There was no interaction observed between visceral adipose tissue and weekday sleep midpoint on systolic or diastolic BP, but interactions were observed when only examining weekdays. For 133 adolescents in school who had a sleep midpoint of 2 a.m. or later on weekdays, each one standard deviation increase in visceral adipose tissue increased systolic BP by 4.93 mm Hg (P < .001) and diastolic BP by 2.32 mm Hg (P = .004). Researchers also observed a significant interaction between visceral adipose tissue and the difference in sleep midpoint from weekdays to weekend on systolic BP for participants who were in school (P = .004). Adolescents in school who had a difference in sleep midpoint of less than 30 minutes had a 7.94 mm Hg increase in systolic BP with each one standard deviation increase in visceral adipose tissue (P = .001).
“It was unexpected to find that certain adolescents had a rather low degree of social jetlag, understood as the difference between weekends (when adolescents sleep later and catch up on sleep) and weekdays (when they have set social and academic schedules),” Natasha Morales-Ghinaglia, graduate student at the Penn State Sleep Research and Treatment Center, told Healio. “We dug deeper to find that those with little social jetlag was because they were already sleeping late during school days, thus, their association with worse BP.”
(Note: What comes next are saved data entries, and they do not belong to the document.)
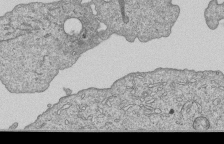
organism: Human
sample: MDA-MB-231 cells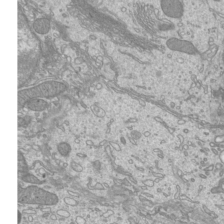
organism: Mouse
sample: Cilia; mouse epididymis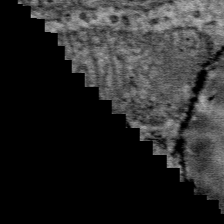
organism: Mouse
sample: Mouse Salivary gland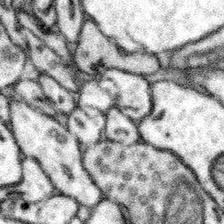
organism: Mouse
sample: Somatosensory cortex neuropil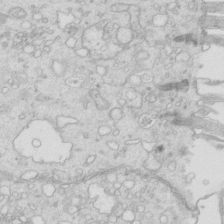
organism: Mouse
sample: Multiciliated cells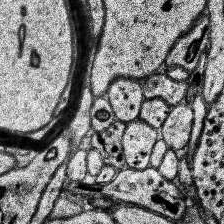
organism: Human
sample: Temporal Lobe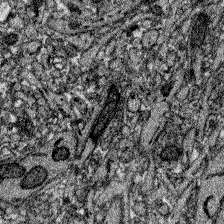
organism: Zebrafish
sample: Larval olfactory bulb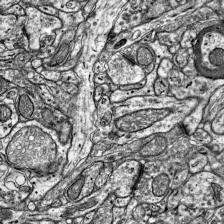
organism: Mouse
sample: Visual Cortex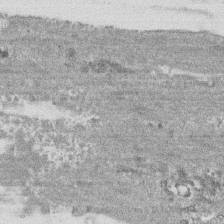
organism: Human
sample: CRL-1474

Screening for circadian misalignment important
Fernandez-Mendoza said the findings emphasize the need for adolescents with obesity to be screened for circadian misalignment.
“Clinical evaluations of the sleep-wake pattern should account for adolescents’ different life scenarios, such as during the school year when they have to obey school start times and extracurricular obligations or while on break when they more freely can follow their endogenous or preferred timing of sleep,” Fernandez-Mendoza said. “Taking these scenarios into account helps clinicians uncover distinct forms of circadian misalignment, such as pure delayed sleep phase, high sleep irregularity and social jetlag.”
Morales-Ghinaglia said longitudinal study is needed to assess the long-term impact of the associations observed in the study. A follow-up of the Penn State Child Cohort is planned to take place when the cohort is aged 20 years and older.